Disclaimer: I don't own the Silmarillion
Pairings: implied Uldor x Caranthir (one-sided and non-con)
Characters: Maglor, Uldor, unknown Noldorin soldier (mentions Caranthir, Ulfang, Morgoth and the Valar)
Warning: possibly rather AU, canon-compliant, slash themes, future non-con, sexual slavery, war, rather explicit violence, on-screen murder, death, unhealthy mental states
Song: I Will Not Bow
Words: 2,128
--------------------------------------------------------------------------------------------------------------------------
strangle (transitive verb): to choke to death by compressing the throat with something (as a hand or rope): throttle; to obstruct seriously or fatally the normal breathing of
http://www.merriam-webster.com/dictionary/strangle
They were betrayed.
Chaos abounded, and all about him Makalaurë could scarcely tell the difference between up and down, with only the chilling triplet peaks of Thangorodrim to guide his sense of direction as they towered above the haze of blood and battle rising as a cloud over their heads and choking their voices in their throats. What went wrong, he could not have said, for all had seemingly gone as it should until, from behind, there came the screams and their lines were shattered in rippling waves of fear and uncertainty.
And then out of the endless tide of bodies and dust arose a familiar face. Dark-skinned and bearded was the rather ugly fellow, but Makalaurë did not think he could care less about appearances at the moment, just that Uldor son of Ulfang might know what in the name of Eru was happening at the flank of their force.
His relief was quickly and unceremoniously cut short by a sword swift and cruel.

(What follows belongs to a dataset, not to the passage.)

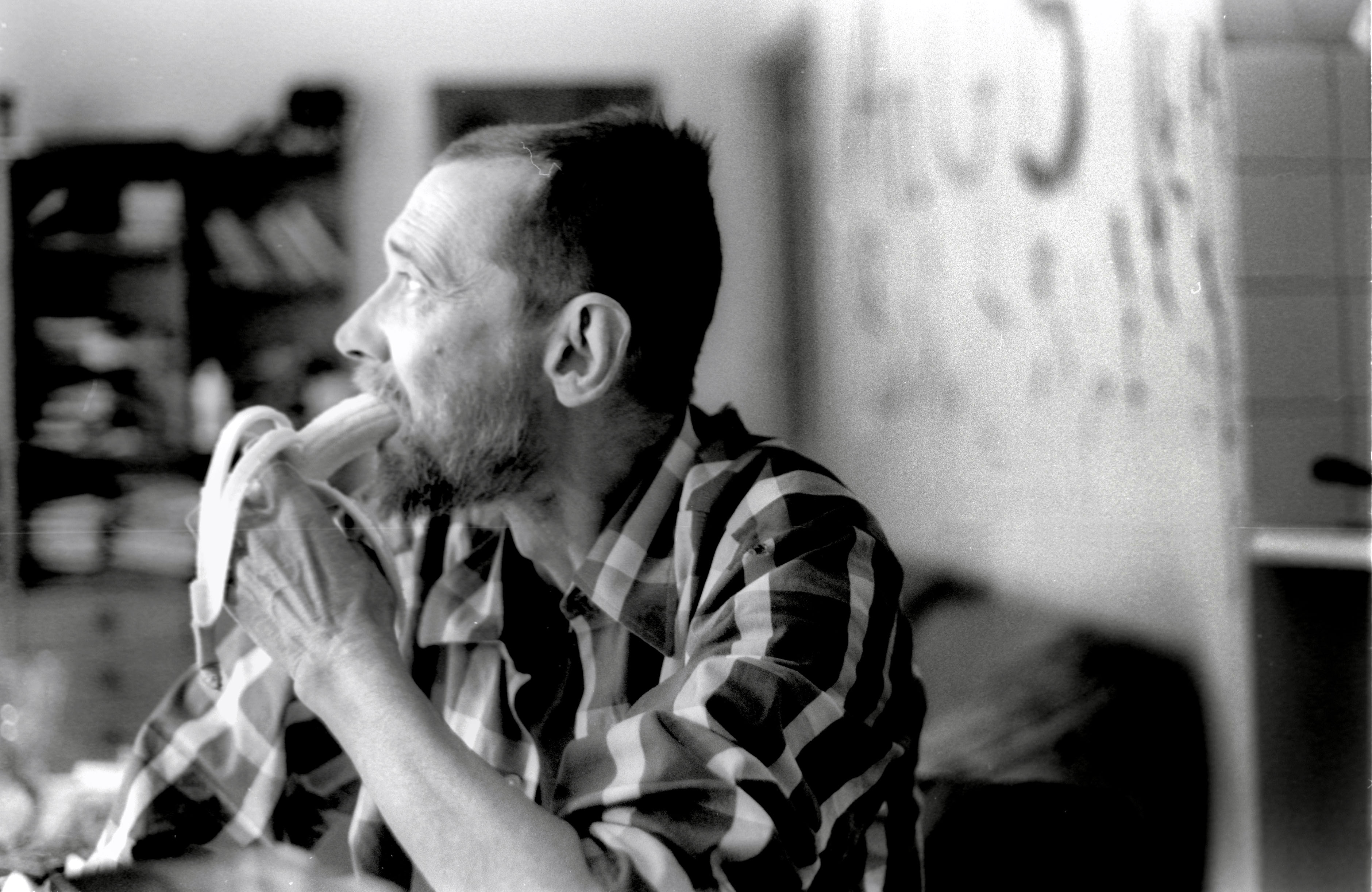 J.M.H. Berckmans in de Lange Batterijstraat 3, Antwerpen
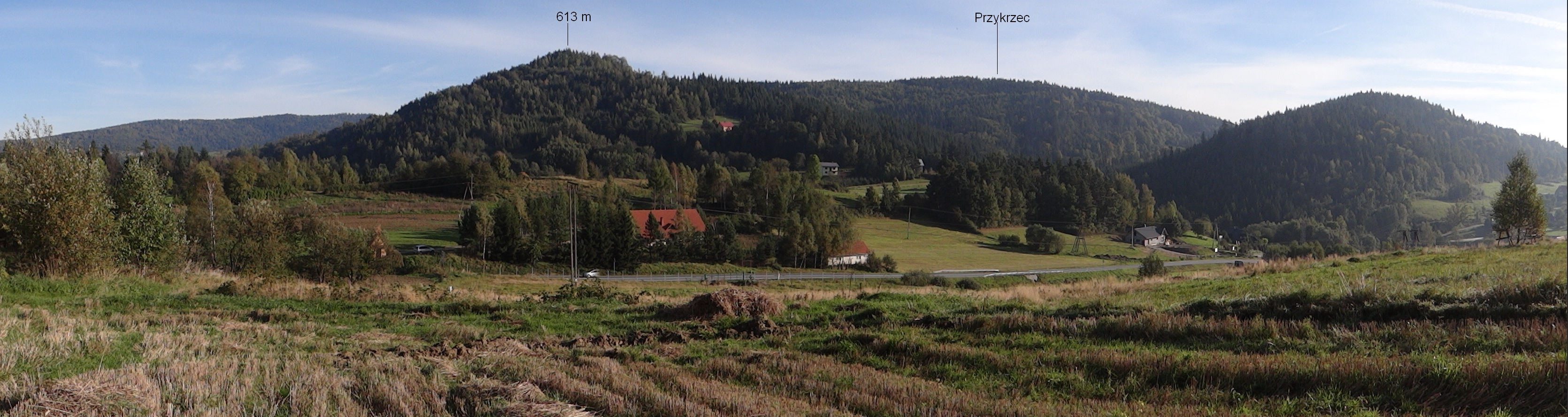 Widok od południowej strony na Przykrzec i inne wzniesienia Beskidu Makowskiego

Because even as he stepped towards the wiry atan, the Easterling had an elf by the braids on the ground, curved blade at a white throat. And then blood poured out onto the scalding dust, mixed into a crimson mire as the body went limp and landed, face-down and nameless. The wet sound of suction made Makalaurë gag and shudder. The unknown soldier, who had not even known to expect attack from behind, lay motionless, dead.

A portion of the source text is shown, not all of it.